:: Task data ::

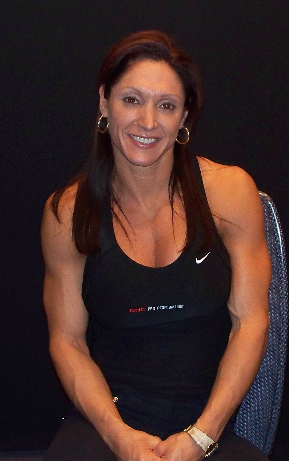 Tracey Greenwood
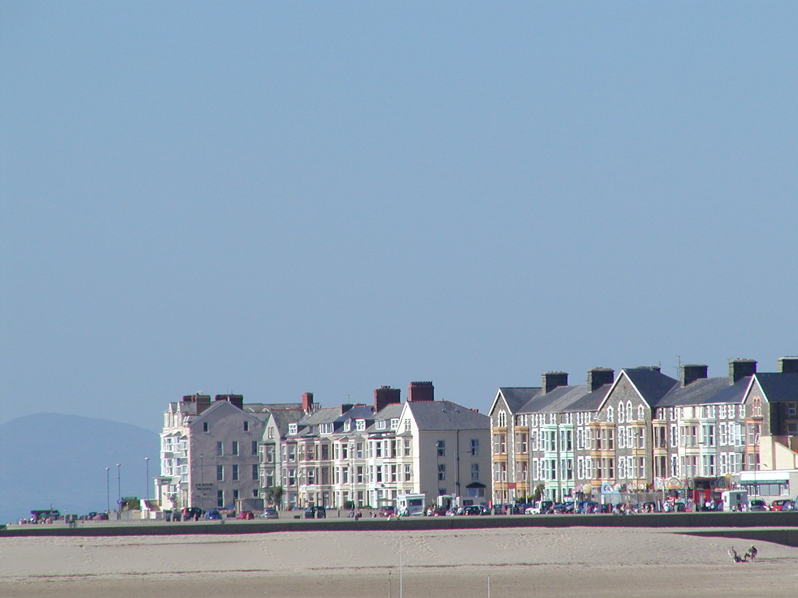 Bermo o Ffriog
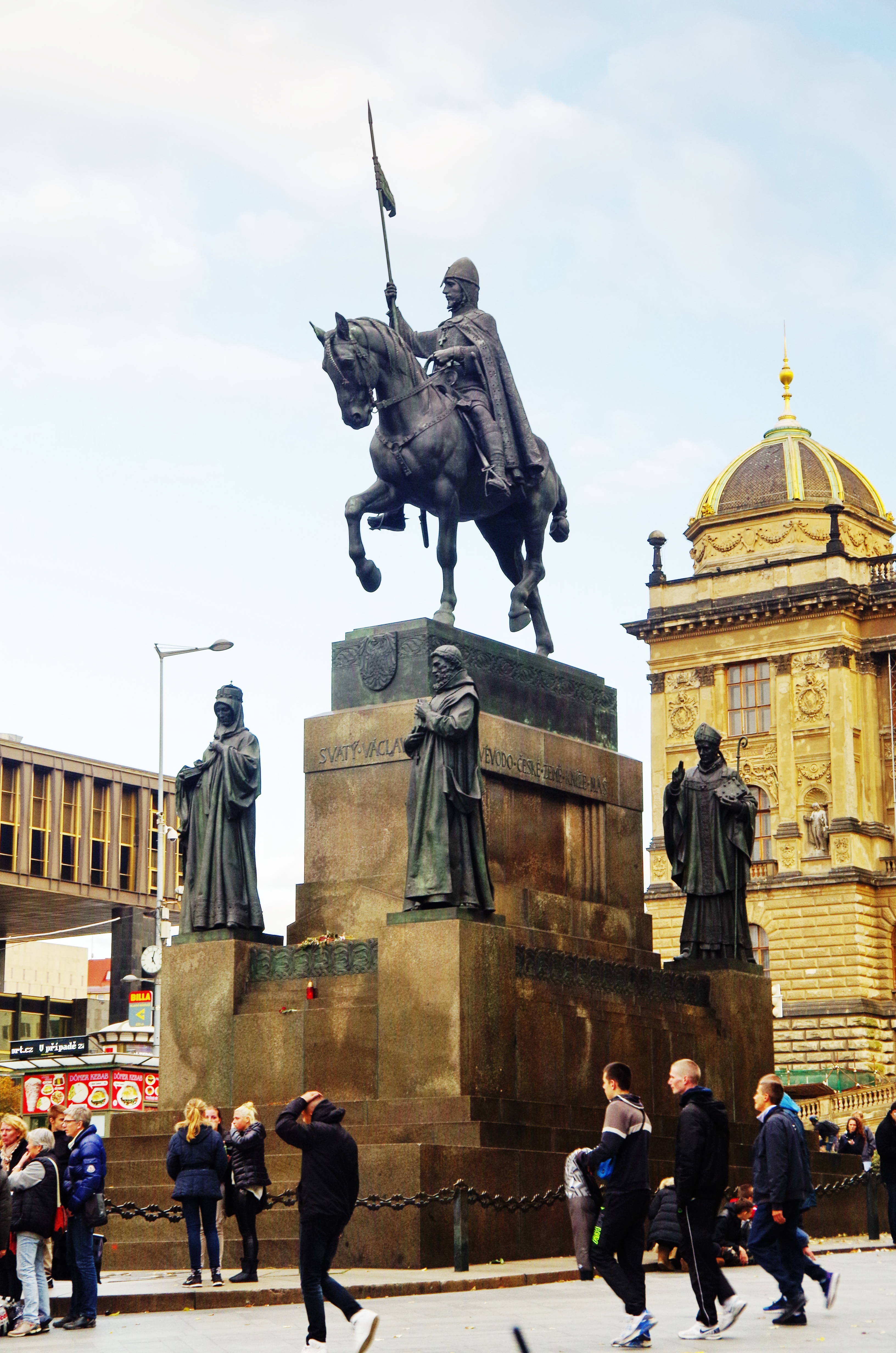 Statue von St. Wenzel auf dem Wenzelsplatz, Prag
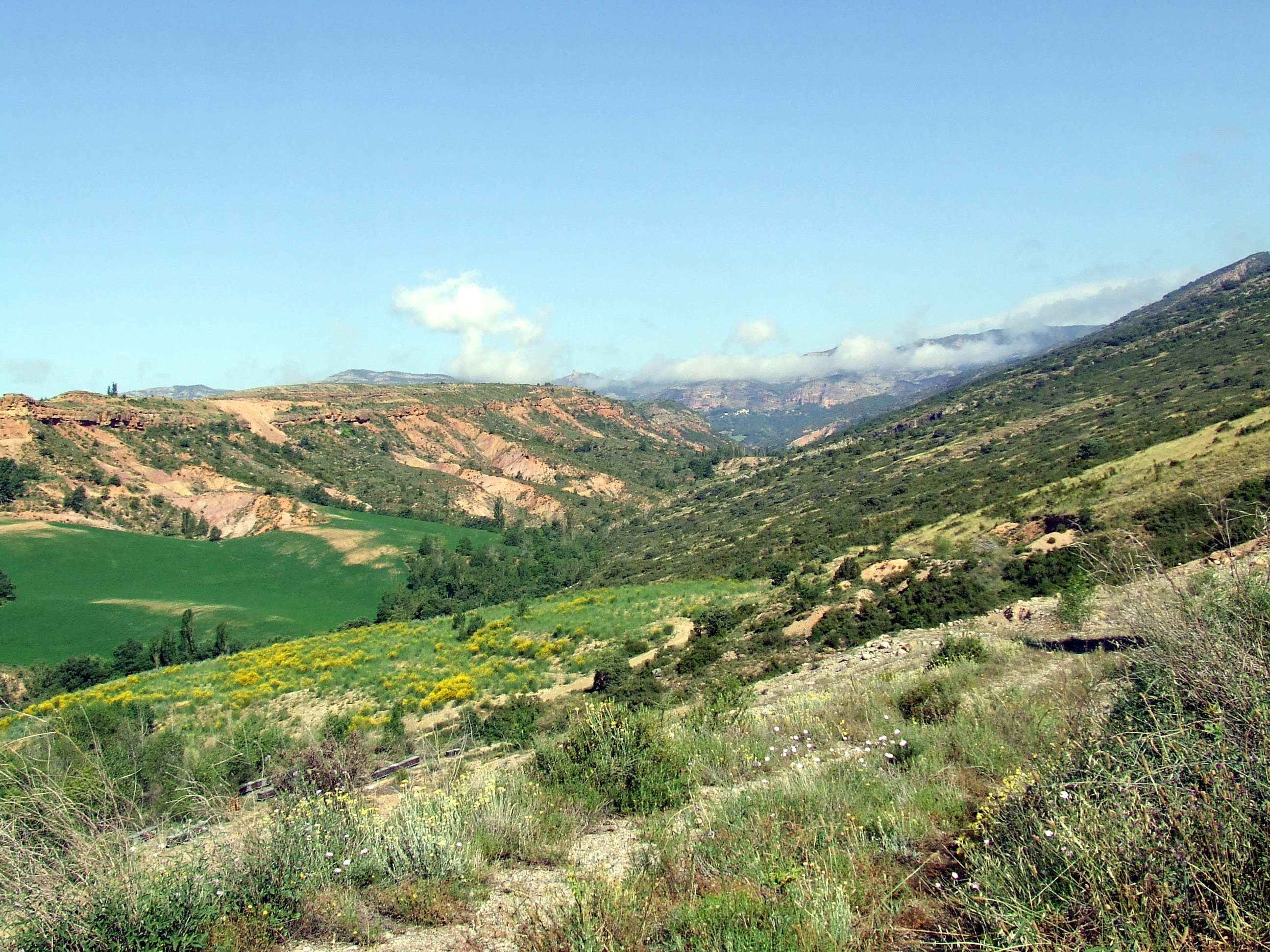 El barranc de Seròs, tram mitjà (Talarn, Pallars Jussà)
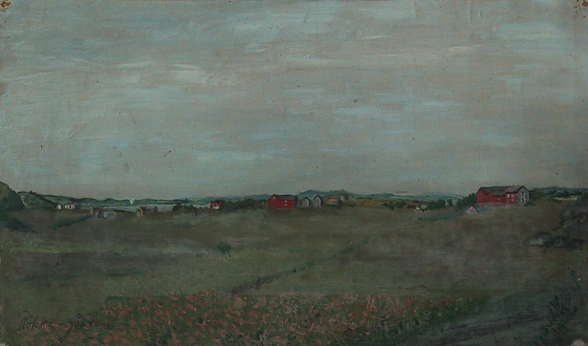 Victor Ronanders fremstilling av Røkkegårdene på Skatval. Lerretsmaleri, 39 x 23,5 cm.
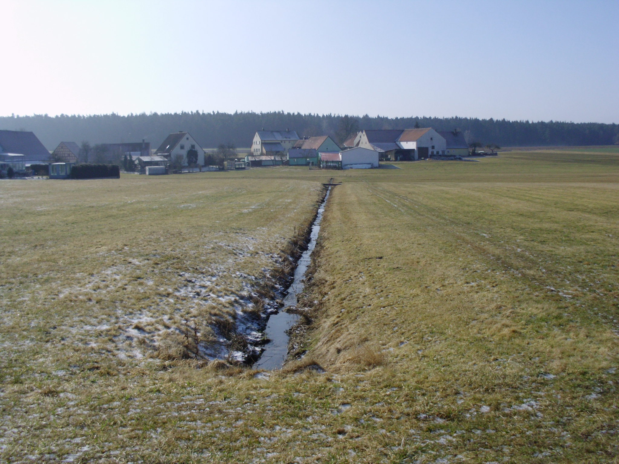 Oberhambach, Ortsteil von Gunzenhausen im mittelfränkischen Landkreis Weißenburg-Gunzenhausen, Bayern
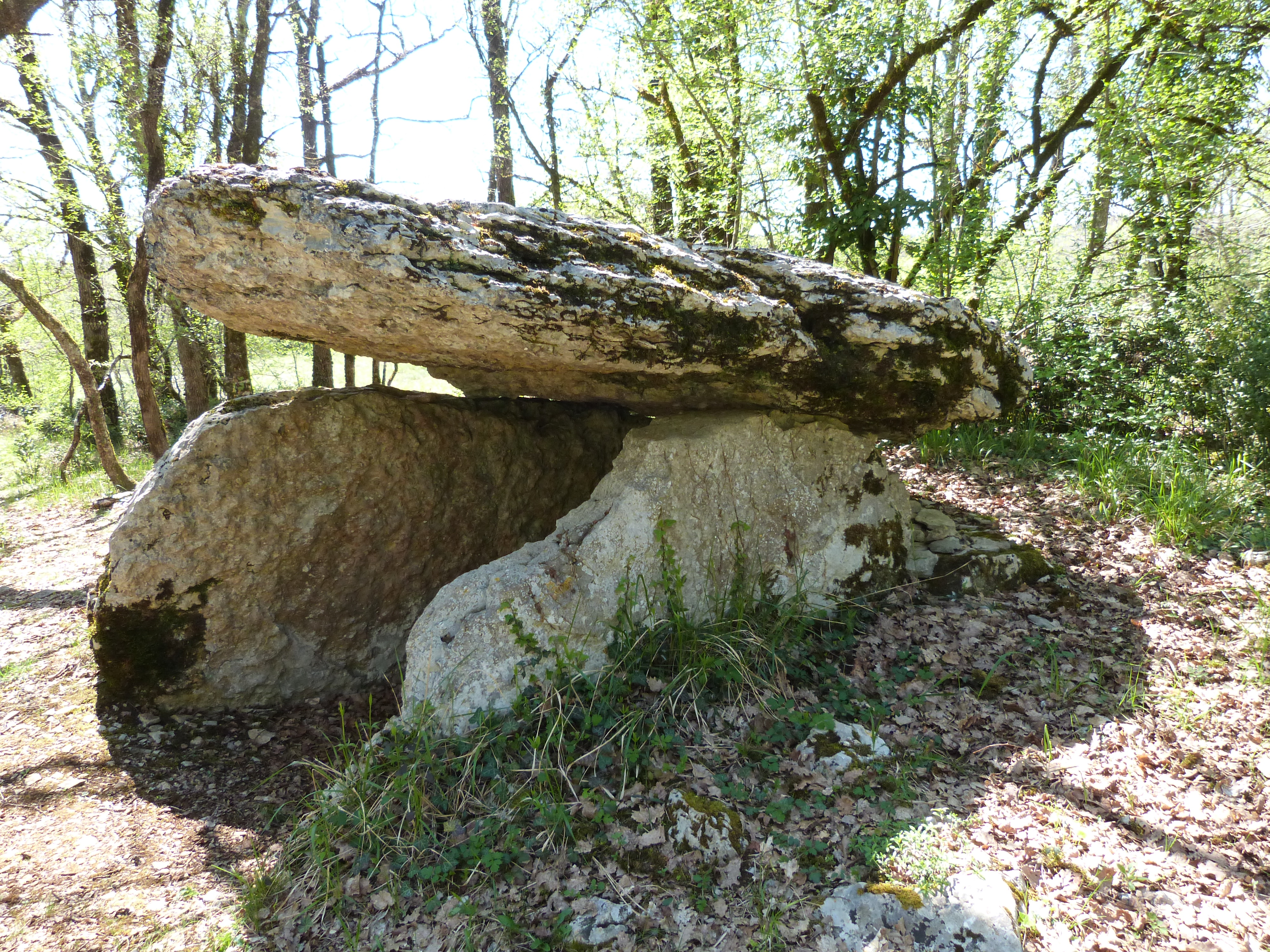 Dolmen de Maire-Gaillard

:::

Prompt:
Every entry above needs to be copied exactly, apart from its pictures.

Written solution:
 Tracey Greenwood
 Bermo o Ffriog
 Statue von St. Wenzel auf dem Wenzelsplatz, Prag
 El barranc de Seròs, tram mitjà (Talarn, Pallars Jussà)
 Victor Ronanders fremstilling av Røkkegårdene på Skatval. Lerretsmaleri, 39 x 23,5 cm.
 Oberhambach, Ortsteil von Gunzenhausen im mittelfränkischen Landkreis Weißenburg-Gunzenhausen, Bayern
 Dolmen de Maire-Gaillard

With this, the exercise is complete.